In diesem Jahr jährt sich der Geburtstag des Philosophen Immanuel Kant zum 300sten mal. Aus diesem Anlass, finden sich viele Artikel in den Feuilletons der Zeitungen und Bücher in den Buchläden, die auf diesen Anlass hinweisen.
Sie weisen aber vor allem darauf hin, dass die Benutzung des eigenen Verstandes – wie es Immanuel Kant gelehrt hat – wieder in den Mittelpunkt der heutigen gesellschaftlichen Debatten und in das private Nachdenken gerückt werden müsse.
„Sapere aude“: „Wage es, weise zu sein“ – oder in der Übersetzung Immanuel Kants: „Habe Mut, dich deines eigenen Verstandes zu bedienen.“
In unserer Zeit, in der die Herausforderungen komplex, die Fragen viele und das Suchen nach Antworten schwierig ist, in dieser Zeit sind wir, jede und jeder von uns, aufgefordert, uns unseres Verstandes zu bedienen, um durch den Prozess des Nachdenkens, des Auseinandersetzens und des Verstehens die für uns richtigen Schlüsse zu ziehen.
Dazu gehört aber auch das moralische Anliegen Kants, wie er es im kategorischen Imperativ formuliert: „Handle nur nach derjenigen Maxime, durch die du zugleich wollen kannst, dass sie ein allgemeines Gesetz werde.“ Meine Schlussfolgerung und meine Antwort, die sich mir im Nachdenken erschließt, muss nach Kant dazu taugen, ein allgemeines, moralisch wertvolles Gesetz werden zu können.
Wenn wir heute Pfingsten feiern, dann feiern wir den Heiligen Geist. Dann feiern wir den Geist Gottes, so wie Jesus ihn uns verheißen hat. „Es gibt verschiedene Gnadengaben, aber nur den einen Geist. Es gibt verschiedene Dienste, aber nur den einen Herrn. Es gibt verschiedene Kräfte, die wirken, aber nur den einen Gott: Er bewirkt alles in allen. Jedem aber wird die Offenbarung des Geistes geschenkt, damit sie anderen nützt.“ Der Geist, der mir geschenkt wird, muss anderen nützen!

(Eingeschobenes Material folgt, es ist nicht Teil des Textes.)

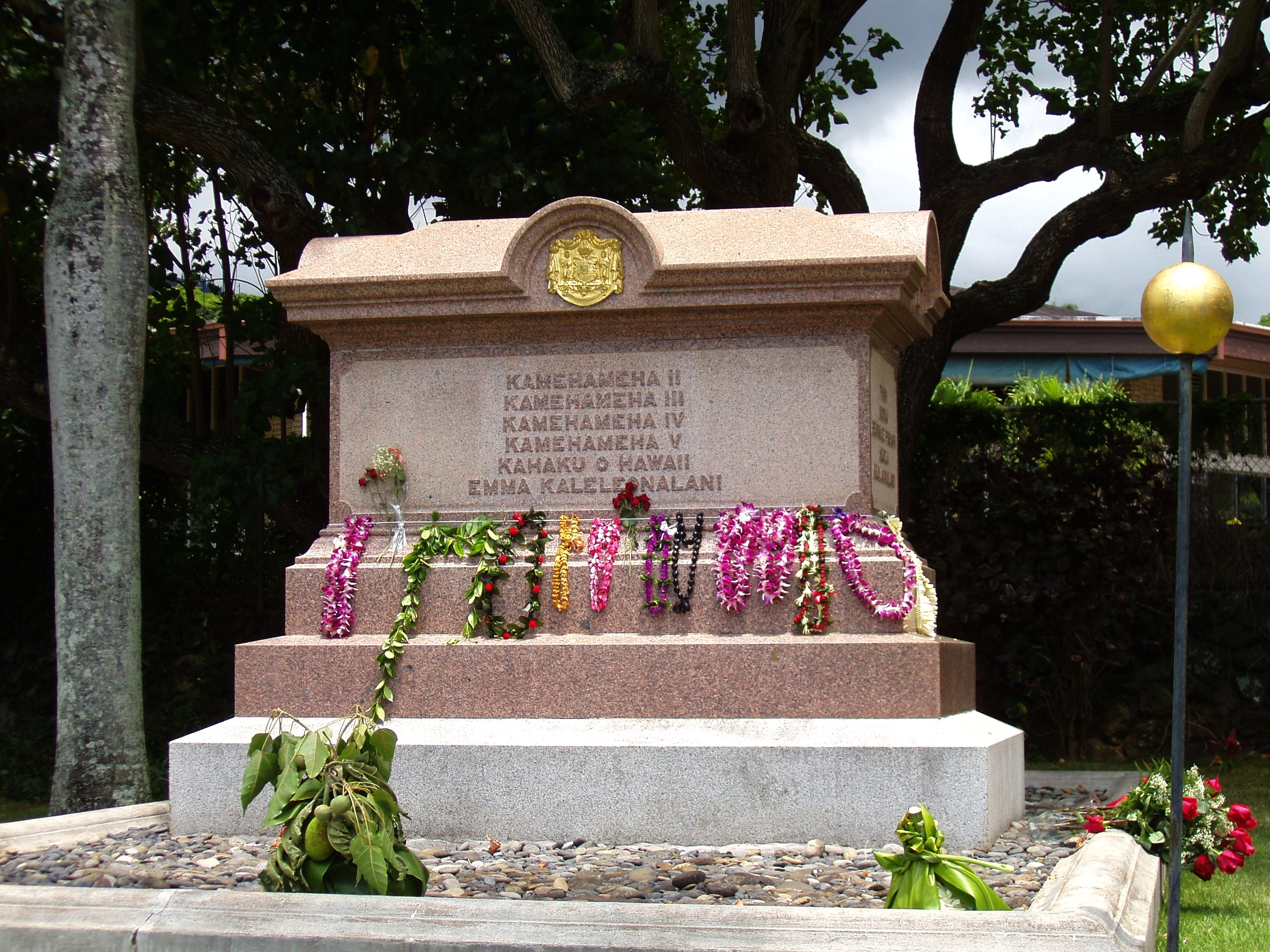 Kamehameha Dynasty Tomb - Royal Mausoleum, Honolulu, Hawaii, USA.

Weiter heißt es: „Durch den einen Geist wurden wir in der Taufe alle in einen einzigen Leib aufgenommen, Juden und Griechen, Sklaven und Freie; und alle wurden wir mit dem einen Geist getränkt.“ Durch die Taufe, wurden wir alle zu einem Leib Christi, den wir auch in der Gestalt des Brotes nachher wieder empfangen und darin erkennen dürfen: Alle, so unterschiedlich wir sind, alle gehören wir dem einen Leib Christi an.

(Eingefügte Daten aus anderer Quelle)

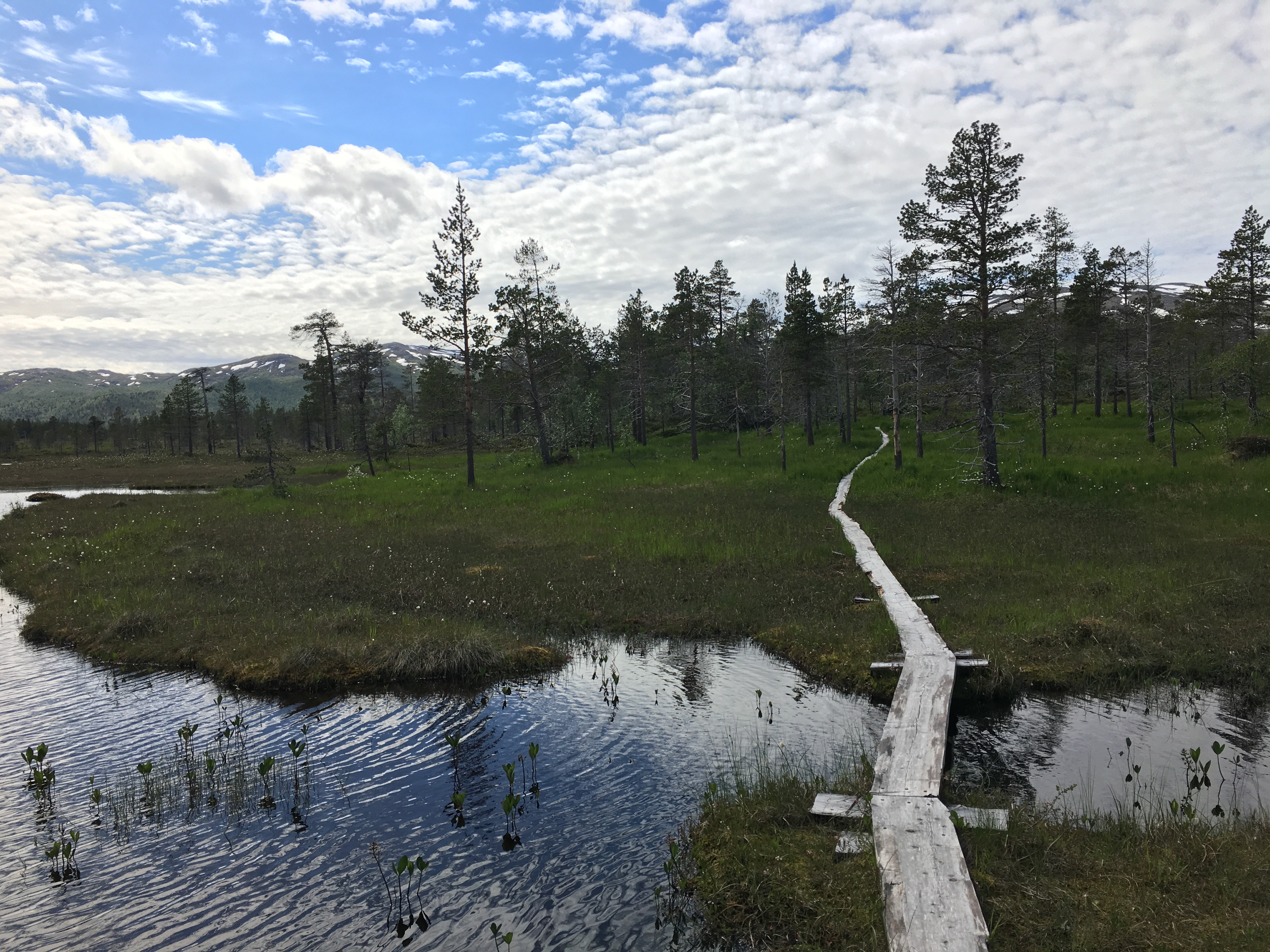 Myrområde i Ånderdalen nasjonalpark.

Und deswegen gehört die Auseinandersetzung miteinander, gehört der Austausch untereinander, gehört das Schauen und Hören aufeinander, gehört der Kompromiss zum Wesenskern christlicher Existenz.
„Jedem aber wird die Offenbarung des Geistes geschenkt, damit sie anderen nützt.“ „Handle nur nach derjenigen Maxime, durch die du zugleich wollen kannst, dass sie ein allgemeines Gesetz werde.“ Diese Gedanken Immanuel Kants sind eine andere Ausdrucksform dieses Gedankens des Apostels Paulus. Die Offenbarung des Geistes die anderen nützt, fällt für uns nicht einfach vom Himmel. Sie ist die Kraft, die in der Fähigkeit und in der Nutzung unsers Verstandes liegt, damit wir Entscheidung treffen, Meinungen finden, Aussagen machen, die „anderen nützt.“
Das heutige Fest, möchte in uns die Fähigkeit stärken und entlocken, uns vom Geist Gottes führen zu lassen. Die adäquate Nutzung unseres Verstandes ist ein Weg, dem Geist Raum zu geben. Jede und jeder von uns ist aufgefordert, sich dem Geist zu öffnen, damit er wirken kann, damit wir Frieden finden. Einen Frieden den Jesus seien Jüngern heute wünscht. Die bei verschlossenen Türen, also zurückgezogen und in eigenen Fragen und Sorgen gefangen, beieinander sind. Er tritt in ihre Mitte und sagt: „Friede sei mit euch!“ Die Begegnung mit dem Geist Gottes möchte uns ermutigen, rauszugehen aus unserer Resignation, aus manchen Ängsten und Zweifeln. Die Begegnung mit dem Geist Gottes möchte uns ermutigen, uns der Auseinandersetzung, uns dem Nachdenken zu stellen. Auch wenn es manchmal mühsam ist. Aber wenn wir es versuchen, können wir Pfingsten erleben.